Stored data
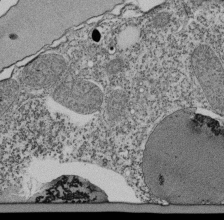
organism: Tetrahymena
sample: Cilia in tetrahymena
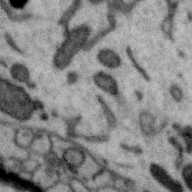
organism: Zebra finch
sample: Brain
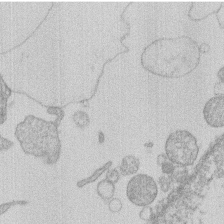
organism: Human
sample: Macrophage cells
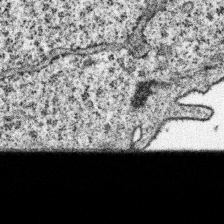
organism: Human
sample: HeLa cells
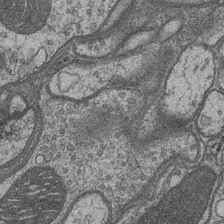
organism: Drosophila
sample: Optic medulla
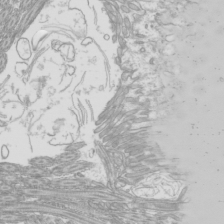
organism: Mouse
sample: Cilia; mouse epididymis
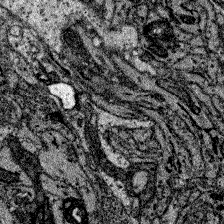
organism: Zebrafish
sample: Larval olfactory bulb
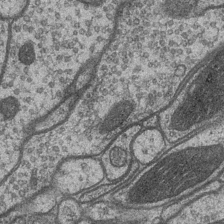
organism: Drosophila
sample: Optic medulla
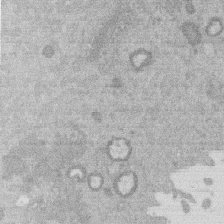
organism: Mouse
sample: Dividing mouse embryo 1 cell stage
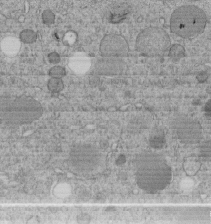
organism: C. elegans
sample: C. elegans embryo early stage
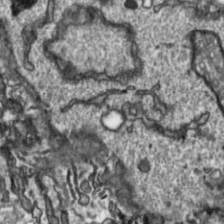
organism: Toxoplasma gondii
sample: Parasites in a vacuole inside a host cell
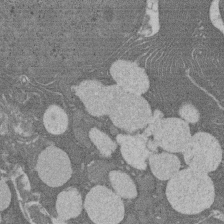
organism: Rat
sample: Salivary granule
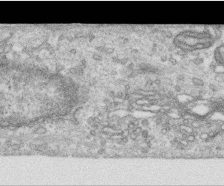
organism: Human
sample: Centriole in RPE cells
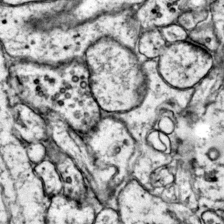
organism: Mouse
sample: Primary visual cortex
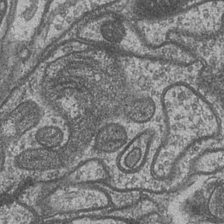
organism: Drosophila
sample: Optic medulla
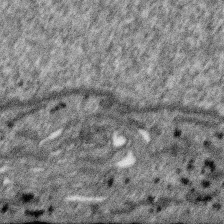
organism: Human
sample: Lung epithelial cells infected with SARS-CoV-2
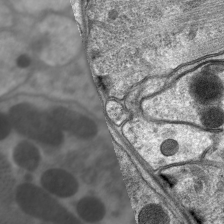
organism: C. elegans
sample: Pharynx
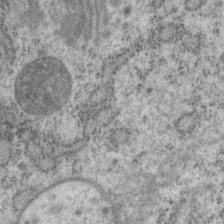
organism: P. pacificus
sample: Pharynx
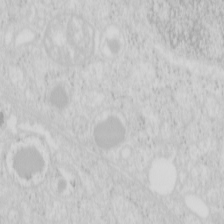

What the exercise asks
Would you copy out every entry above word for word, without the pictures?

Finished exercise
organism: Tetrahymena
sample: Cilia in tetrahymena
organism: Zebra finch
sample: Brain
organism: Human
sample: Macrophage cells
organism: Human
sample: HeLa cells
organism: Drosophila
sample: Optic medulla
organism: Mouse
sample: Cilia; mouse epididymis
organism: Zebrafish
sample: Larval olfactory bulb
organism: Drosophila
sample: Optic medulla
organism: Mouse
sample: Dividing mouse embryo 1 cell stage
organism: C. elegans
sample: C. elegans embryo early stage
organism: Toxoplasma gondii
sample: Parasites in a vacuole inside a host cell
organism: Rat
sample: Salivary granule
organism: Human
sample: Centriole in RPE cells
organism: Mouse
sample: Primary visual cortex
organism: Drosophila
sample: Optic medulla
organism: Human
sample: Lung epithelial cells infected with SARS-CoV-2
organism: C. elegans
sample: Pharynx
organism: P. pacificus
sample: Pharynx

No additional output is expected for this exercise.